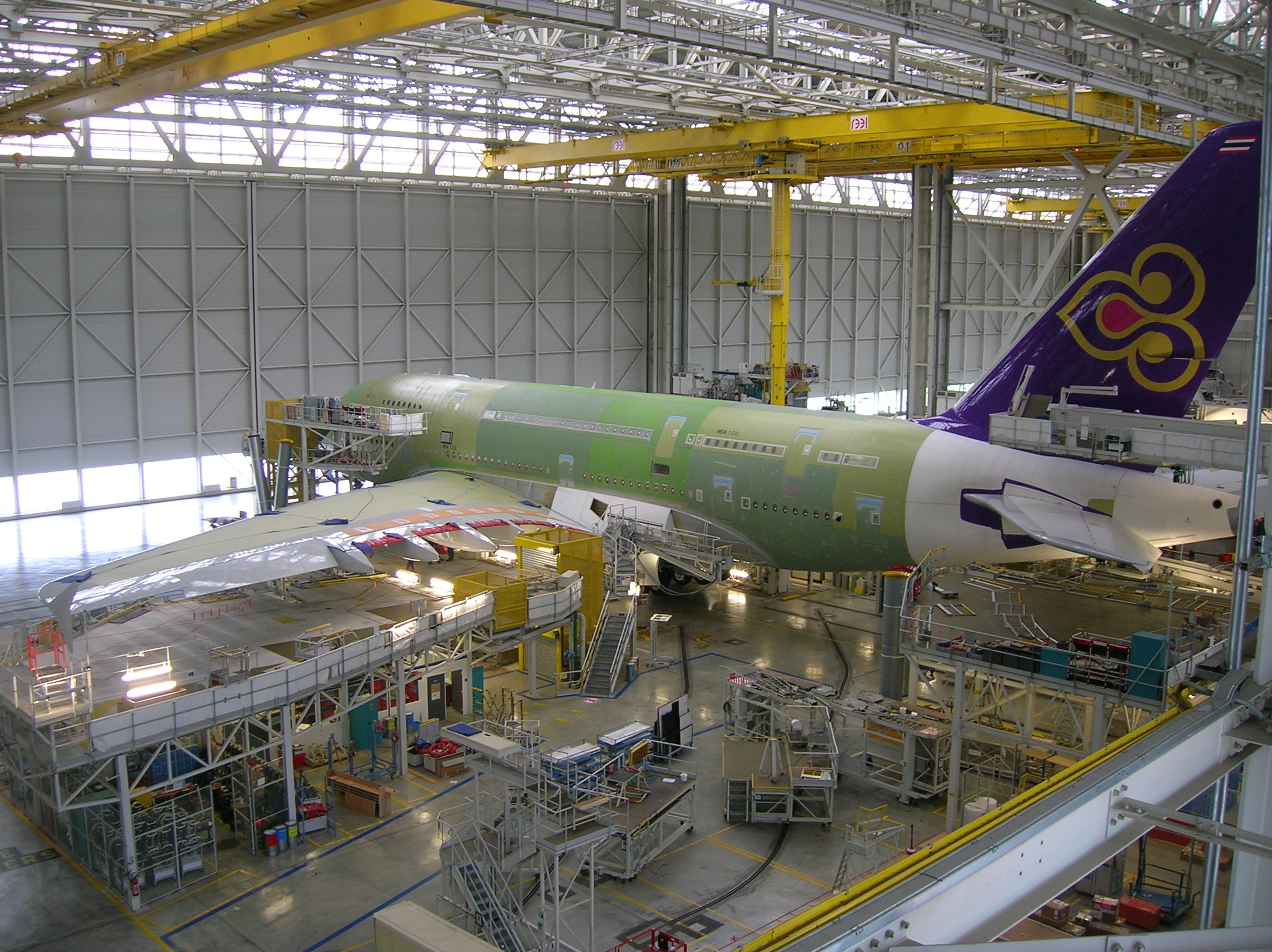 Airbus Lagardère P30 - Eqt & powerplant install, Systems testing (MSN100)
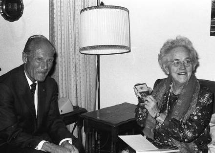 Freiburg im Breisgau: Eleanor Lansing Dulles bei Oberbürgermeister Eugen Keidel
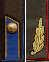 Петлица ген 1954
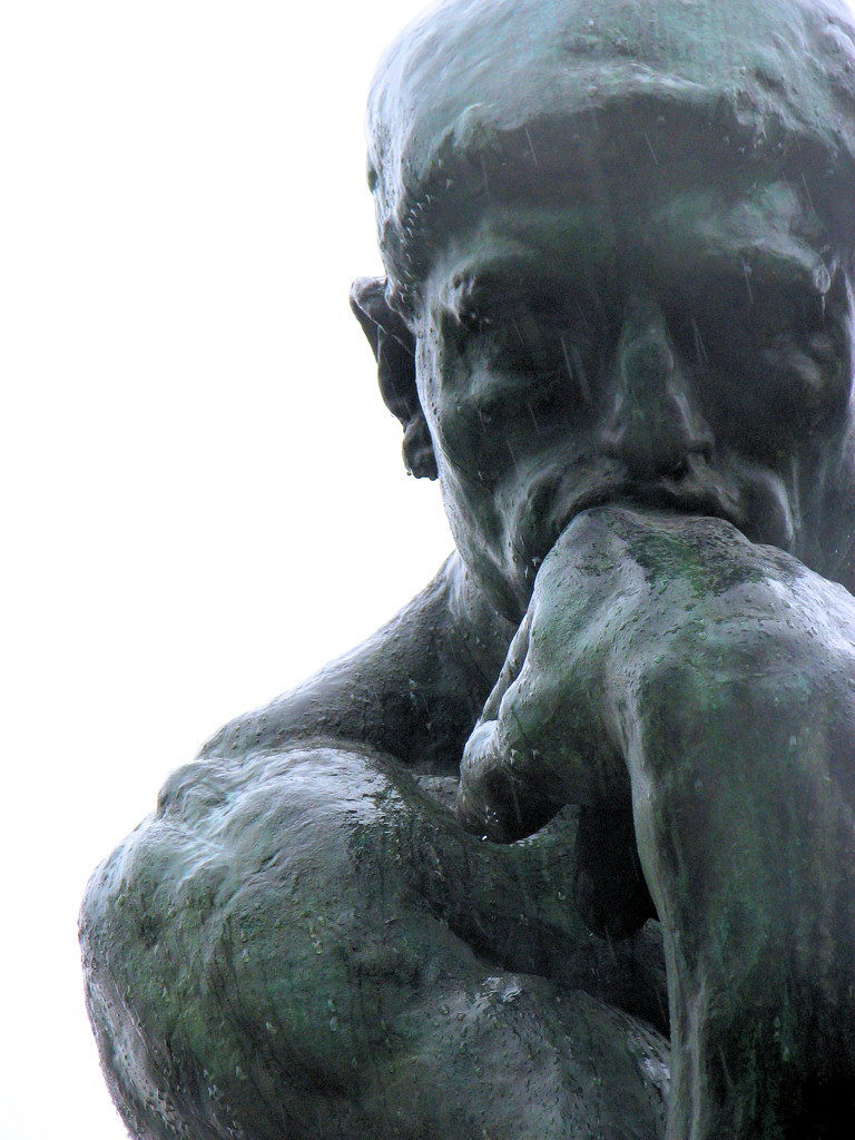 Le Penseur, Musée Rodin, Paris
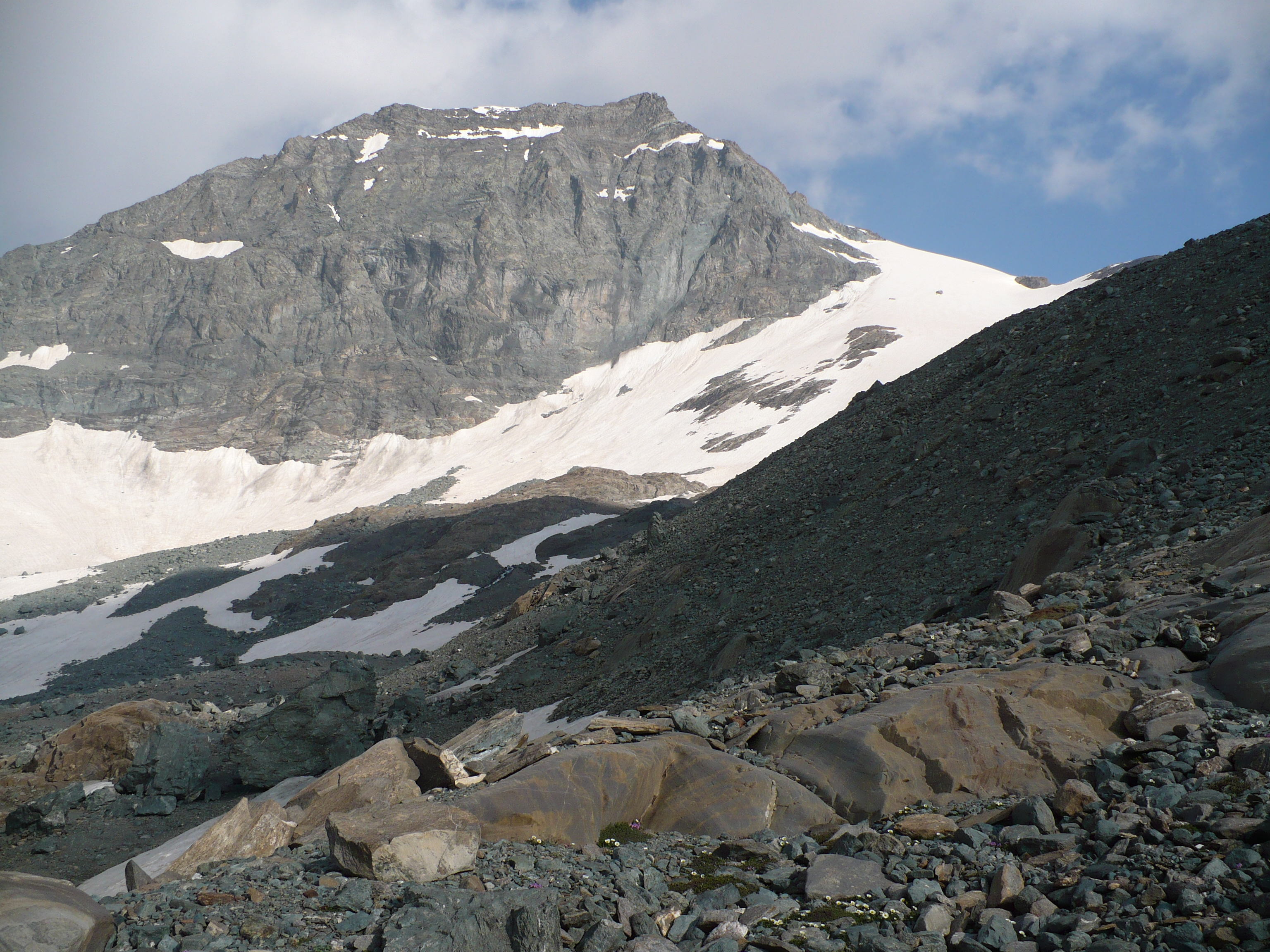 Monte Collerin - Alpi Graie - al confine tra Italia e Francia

* Goal of the exercise
Without the pictures, return the records above exactly as given.

* Written solution
 Airbus Lagardère P30 - Eqt & powerplant install, Systems testing (MSN100)
 Freiburg im Breisgau: Eleanor Lansing Dulles bei Oberbürgermeister Eugen Keidel
 Петлица ген 1954
 Le Penseur, Musée Rodin, Paris
 Monte Collerin - Alpi Graie - al confine tra Italia e Francia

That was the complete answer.